Erby is further distinguishable, because here, the excluded evidence did not regard an occurrence before or contemporaneous with the shooting at the Haddock House. Rather, the evidence Defendant sought to admit regarded events occurring after the shooting. Self-defense requires that
        at the time of the killing:
        (1) it appeared to defendant and he believed it to be necessary to kill the [aggressor] in order to save himself from death or great bodily harm; and
        (2) defendant's belief was reasonable in that the circumstances as they appeared to him at the time were sufficient to create such a belief in the mind of a person of ordinary firmness[.] . . .
State v. Maynor, 331 N.C. 695, 699, 417 S.E.2d 453, 455 (1992) (quoting State v. Bush, 307 N.C. 152, 158, 297 S.E.2d 563, 568 (1982)) (emphasis added). Because the evidence regarding Taybron's threats with a gun occurred after the shooting at the Haddock House, the jury may have inferred from the evidence that Taybron was the unknown shooter, but the evidence is irrelevant to whetherDefendant acted in self-defense “at the time of the killing[.]” Maynor, 331 N.C. at 699, 417 S.E.2d at 455.
     Furthermore, Defendant has not shown there is a reasonable possibility a different result would have been reached had the excluded evidence been admitted. See State v. Holston, 134 N.C. App. 599, 605, 518 S.E.2d 216, 220 (1999); N.C. Gen. Stat. § 15A-1443(a) (2005). The testimony of numerous other eyewitnesses to the shooting did not corroborate Defendant's assertion that an unknown man had a gun at the Haddock House, that the man fired shots, or that Defendant returned fire in self-defense.
    At trial, four witnesses _ Tracy Taft, Latasha Phillips Ashley Smith and Mamie Petteway _ testified that they saw Defendant shooting multiple times at the porch of the Haddock House, where approximately thirteen people, including children, were standing or sitting.

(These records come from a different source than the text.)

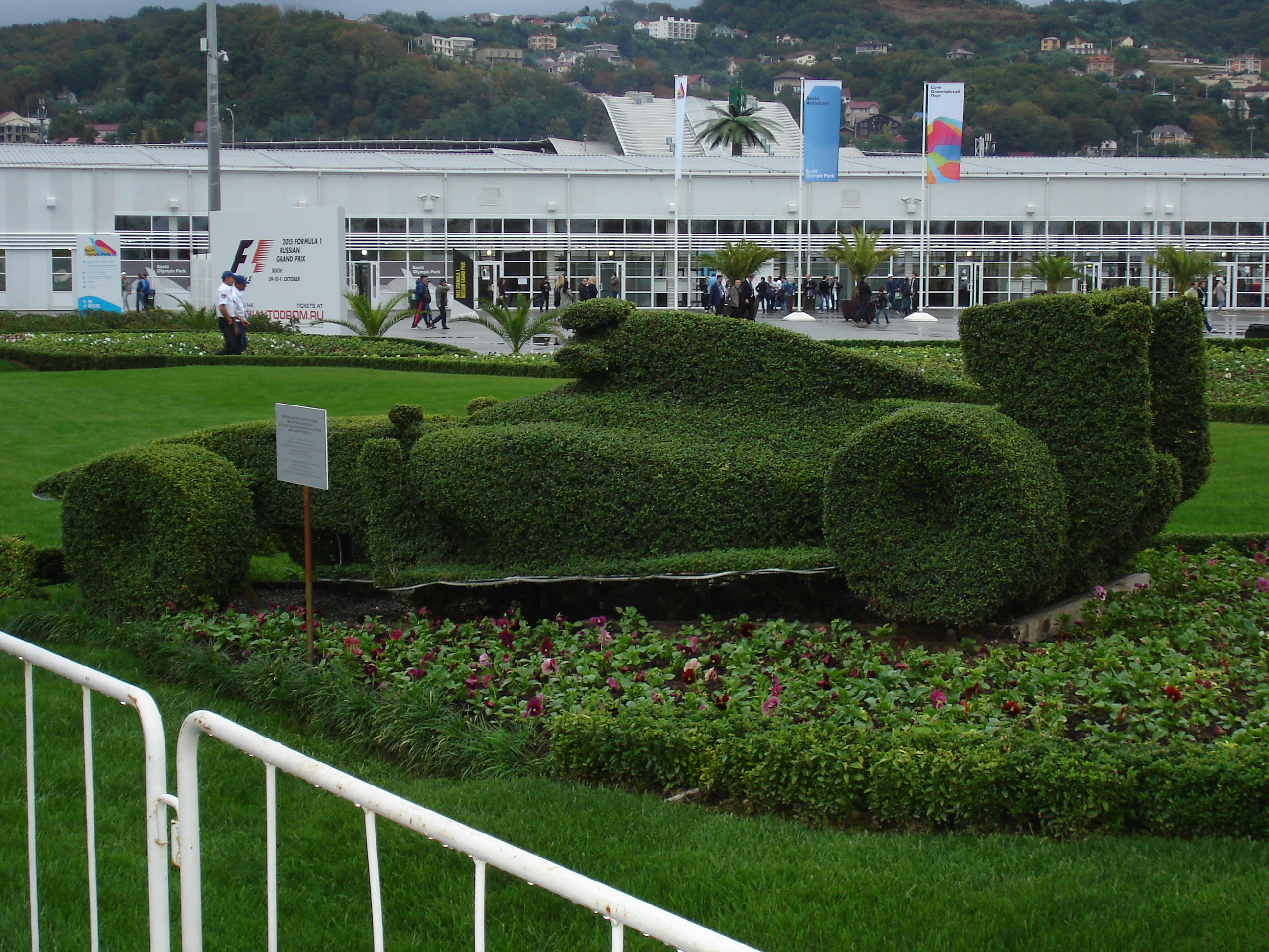 Сочи Автодром, ландшафтная композиция (болид Ф-1)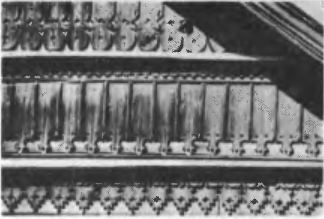 Магілёўская разьба. Фрагмент франтона жылога дома.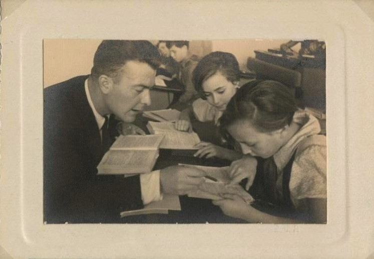 Испанские дети в СССР. Занятия в школе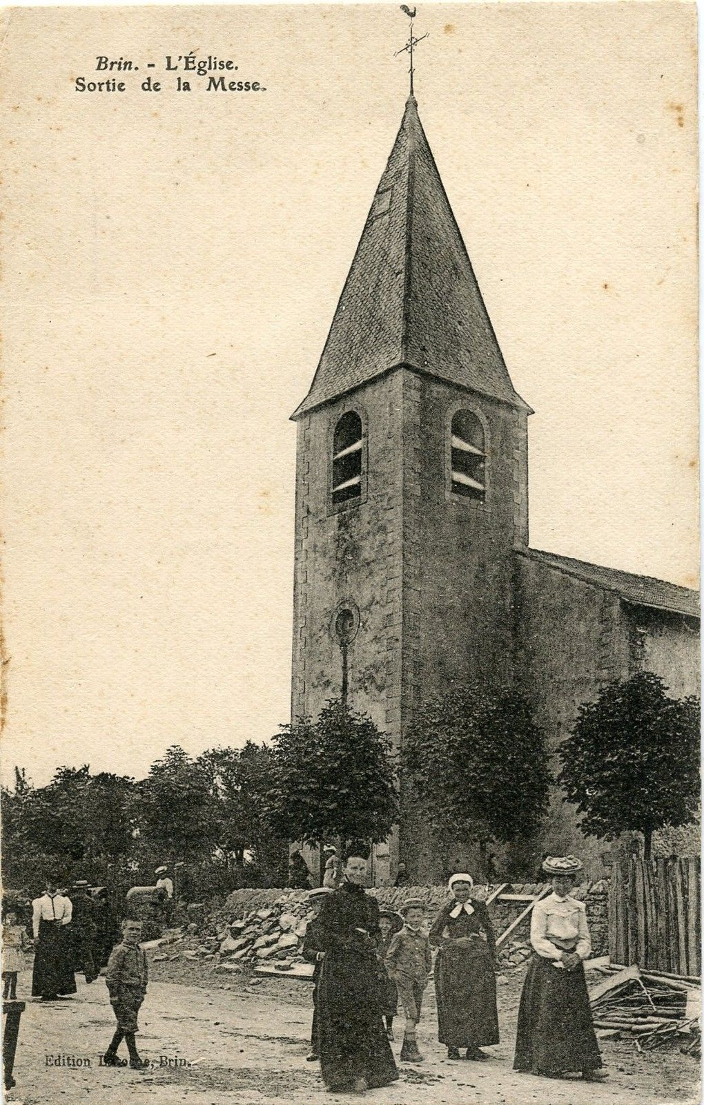 Brin-sur-Seille, sortie de messe entre 1905 et 1910.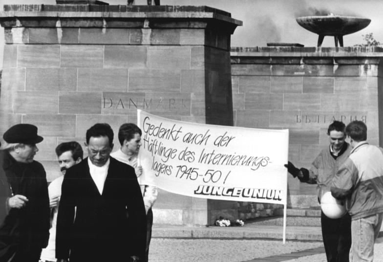 Weimar, Demonstration, Gedenkveranstaltung für Buchenwald ADN-Jürgen Ludwig 7.4.90-Bez. Erfurt: Am 45. Jahrestag der Selbstbefreiung des KZ Buchenwald machten Vertreter der Jungen Union Weimar auch auf die Greuel des sowjetischen Sicherheitsdienstes NKWD aufmerksam, der auf dem Territorium des ehemaligen KZ das "Speziallager 2" unterhielt.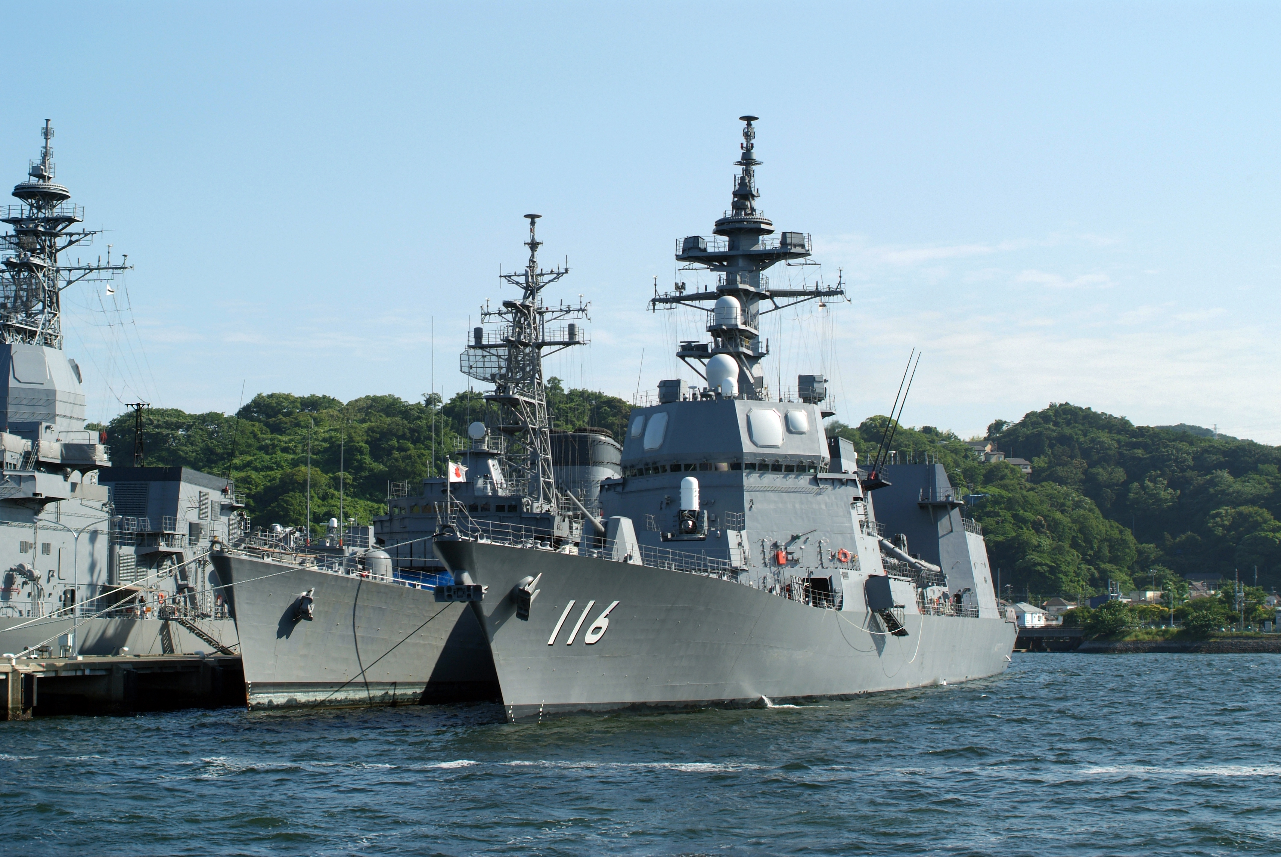 〔右から左へ〕 護衛艦てるづき、除籍後の同さわゆき、桟橋を挟んで試験艦あすか。横須賀・吉倉桟橋Y4・Y3に係留中。

Arnessie Payton testified that she saw Defendant fire one shot in the air, then aim the gun at the porch, shooting the windshield of the black Neon parked in front of the house. Six witnesses, Patrice Smith, Loretta Strong, Kendra Conyers, Jasmine Cox and Tamisha Taft testified that before they either ran into the house, ducked for cover, or looked for children playing in the yard, they saw Defendant fire between one and three shots in the air. However, no one besides Defendant actually saw another unknown man with a gun, who according to Defendant's testimony was closer to the Haddock House than Defendant.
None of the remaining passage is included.